How this memory is tracked is left to the OS, or run-time libraries to handle. Some compilers will request a large block of memory from the OS, and then use that to serve whatever small mallocs that your code might make. Other compilers will let the OS handle all small allocations. I think the most common implementation of this is to have a linked list of the free / used memory blocks, searching that to find a spot when you malloc and modifying the lists on both malloc and free.

iago

It should also be noted that doing int i; is done instantly.  In fact, it's done at compile time, and the memory is used as if the variable owns it and never has to worry about whether or not another variable is using it.

Using malloc(), on the other hand, is much, much slower.  When you do a malloc(), it has to find some un-used memory and declare that it's going to be using it now, so nobody else use it, ok?  And furthermore, since we never want 2 variables grabbing the same memory at the same time, there has to be some synchronization within the malloc() call to make sure the memory is only given to your variable and nobody elses.  And synchronization takes time.

The bottomline is, malloc() is very slow and should be used with care.
This'll make an interesting test for broken AV:
QuoteX5O!P%@AP[4\PZX54(P^)7CC)7}$EICAR-STANDARD-ANTIVIRUS-TEST-FILE!$H+H*


UserLoser.

Quote from: Adron on February 01, 2004, 02:29 PM
And seeing how everyone else has already provided great answers, I'd just like to say Thank you! to all contributors.

What a great world this would be if people were always this helpful!

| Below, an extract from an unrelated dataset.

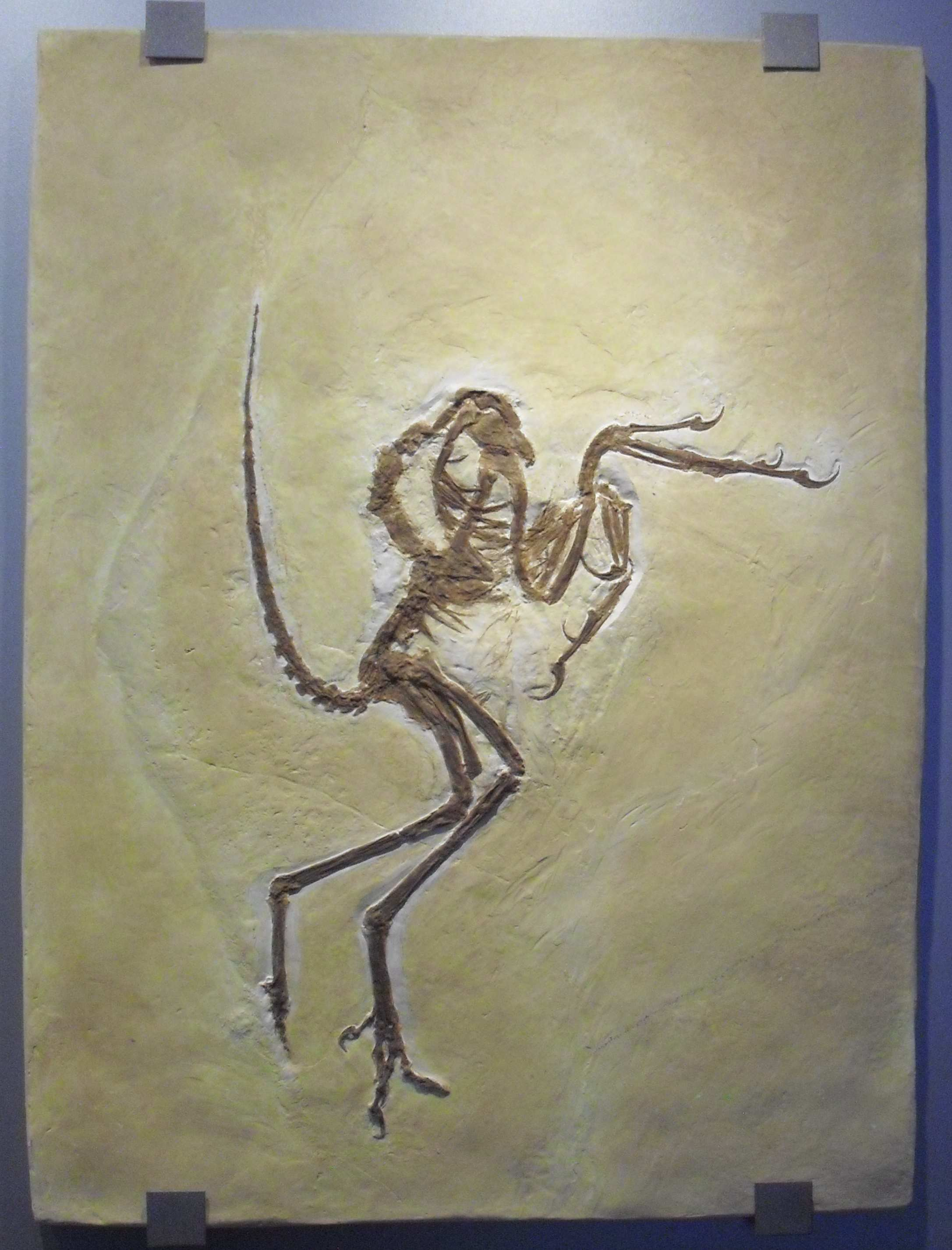 Wellnhoferia_grandis, Jura-Museum Eichstätt, eigene Gattung, ursprünglich als Archaeopteryx beschrieben

BotDev forum!  I'm always helping (Atleast, I think so) :P

Sky: As far as the correct, standard way; this is just what they tell us in school!

touchstone

hi adron...your explanation is nice.....but i would like to ask about your sample code.

stackpointer = stackpointer - sizeof(i);
&i = stackpointer;



its  ok.....but  stack( LIFO in data structure)  pointer  should do the reverse thing.

first it will insert  then it will update the pointer.......that is the data structure says...

i am not sure whether  your stackpinter   follows that data structure rule? does it?

so, i would have been happier to see....


&i = stackpointer;
stackpointer = stackpointer - sizeof(i);


can i think this way ??

N.B   i know stackpointer starts from the high memory then goes down to the low memory ( this type of diagram i found in the book)....but  it must follow the ordering of insertion i.e  first allocate then update pointer.....is not it?
can you give me a web-link which explains various kinds of memory


thanks


Kp

Quote from: touchstone on February 01, 2004, 09:53 PMso, i would have been happier to see....
&i = stackpointer;
stackpointer = stackpointer - sizeof(i);
can i think this way ??

No.  The way you show is incorrect, and produces an unused dword at the address referenced by the stack pointer.  Keeping such a dword if it is unneeded is wasteful.  Also, consider what would happen in your example if someone then declared an 8 byte member.  You would store the current stackpointer (which points to 4 bytes of free memory) into the address for their variable, then subtract 8 bytes.  The result is that the upper 4 bytes of their new variable would overlap with the bytes of i.  Doing it the way Adron describes handles this situation correctly, as well as avoiding a waste of stack space.
[19:20:23] (BotNet) <[vL]Kp> Any idiot can make a bot with CSB, and many do!

Adron

Yes, Kp is right. The stackpointer points at the boundary between used and unused memory. You move the stackpointer first, thereby turning "unused" memory into "used" memory. Your way makes room for another 4 byte variable ahead of time, to no real use. Your solution would be correct if either the stack grew upward in memory or if objects were stored downward in memory.

If you draw some sketches of inserting different sized objects, it should all become clear to you.